Thanks to his offensive outburst against Omaha, Reschny is suddenly averaging a point per game as a college freshman. There are only 13 other NCAA newbies who can make that claim, and that’s with a lot of high-profile arrivals from the CHL.

Even with eight assists and 10 points so far, Reschny’s most impressive stat is his success rate at the faceoff dot. He’s swiped 59.6 percent of his draws.

“He is as smart a player as I’ve known and got to know over the last 10 or 11 years,” Edwards said of Reschny, the leading scorer last season for the WHL’s Victoria Royals. “Every weekend, he seems to learn and adjust more. For example, against Omaha, I know there were some offensive numbers and that is great, but what I really liked about him was how direct he was. It felt to me, watching both those games, that he was like, ‘OK, this is a little different level now, so I have to raise my game and raise my intensity and raise my competitiveness,’ and I thought he did that. So really good to see.”

 Calgary Flames prospect Cullen Potter, right, a sophomore with the Arizona State Sun Devils, checks Gavin McKenna of the Penn State Nittany Lions.

Calgary Flames prospect Cullen Potter, right, a sophomore with the Arizona State Sun Devils, checks Gavin McKenna of the Penn State Nittany Lions.

On paper, Potter’s current numbers leave a little to be desired.

Already a sophomore because he enrolled early, the 18-year-old has scored just once and collected six points in 10 outings this fall, although Edwards stressed that this Minnesota-raised speed demon deserves plenty of credit for spurring the Sun Devils to a dramatic comeback this past weekend against the Colorado College Tigers.

“There’s different expectations and different pressures when you’re drafted in the first round, and I think they both want to do well by the Flames,” Edwards said. “But you just try to get them both to relax a little bit and play their game and rely on the things they can control.

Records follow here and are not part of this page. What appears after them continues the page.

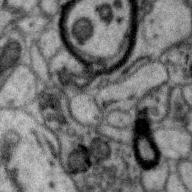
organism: Zebra finch
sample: Brain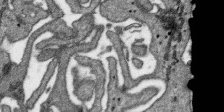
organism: Human
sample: Lung epithelial cells, uninfected (mock) control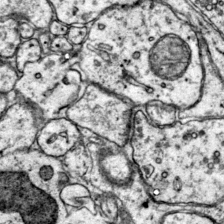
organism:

“I watched Cullen the other day, when they came back in that game. He didn’t get a point on any of those three goals, but he was a big part of all three. If you go back and watch the film, he was the one that entered the puck on the one power-play goal. On the second one, he was the one that kept the puck in off of a lost faceoff. And on the six-on-five, he won the battle on the faceoff. The puck comes over to the wall and if he doesn’t win that battle and box out the D and get the puck to the point, they don’t possess the puck. So he doesn’t get a point for any of the three of those, but those are all really important plays.

“I know people look at points and put a lot of emphasis on that, but if you look deeper into the game, you see he had a big impact there,” Edwards concluded. “I’m not worried about Cullen producing.”

If Potter doesn’t produce this weekend at North Dakota, it could be spun as a positive for the Flames.

Because it likely means that Reschny shut him down.

For a couple of days, these first-rounders will put their budding friendship aside.

“I’m looking forward to it,” Reschny said. “It’s going to be a good matchup. They have a good team. We have a good team. So I think it will be a good battle.”